▶ Material provided
BEGIN

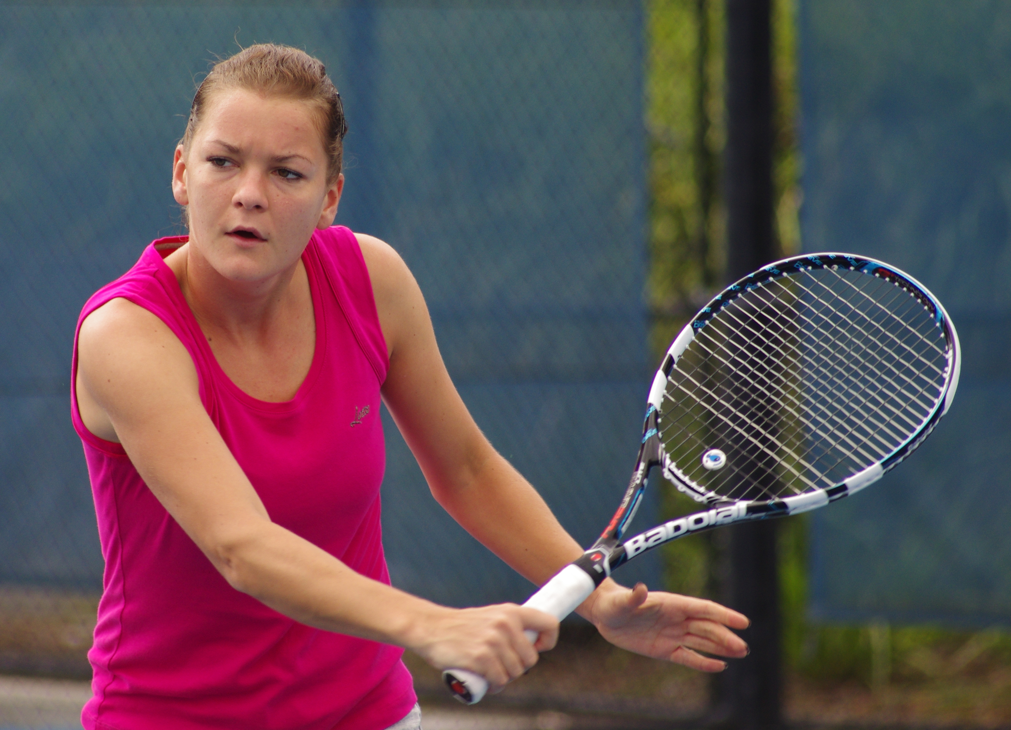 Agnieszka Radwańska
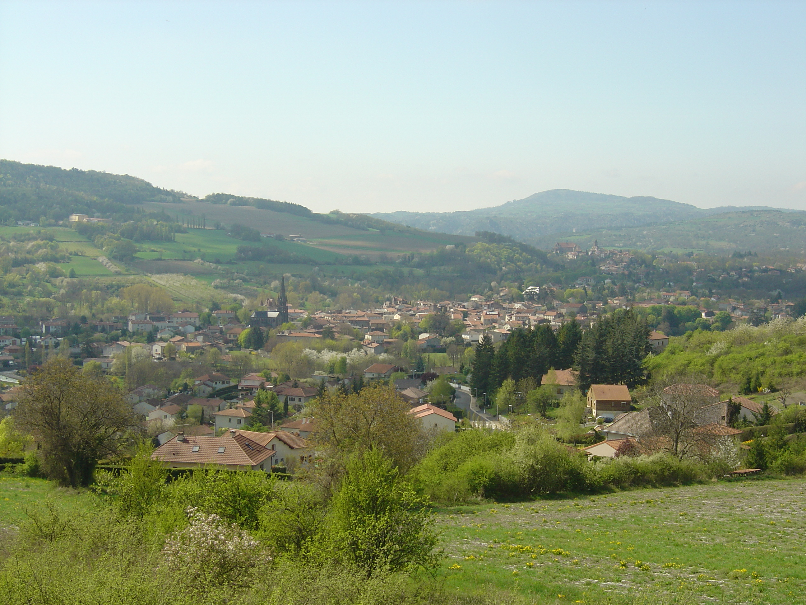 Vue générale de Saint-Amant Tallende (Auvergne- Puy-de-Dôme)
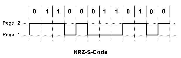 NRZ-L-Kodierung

END

▶ What you have to do
All text in the material above must be written out exactly; the images are to be skipped.

▶ Result of this task
 Agnieszka Radwańska
 Vue générale de Saint-Amant Tallende (Auvergne- Puy-de-Dôme)
 NRZ-L-Kodierung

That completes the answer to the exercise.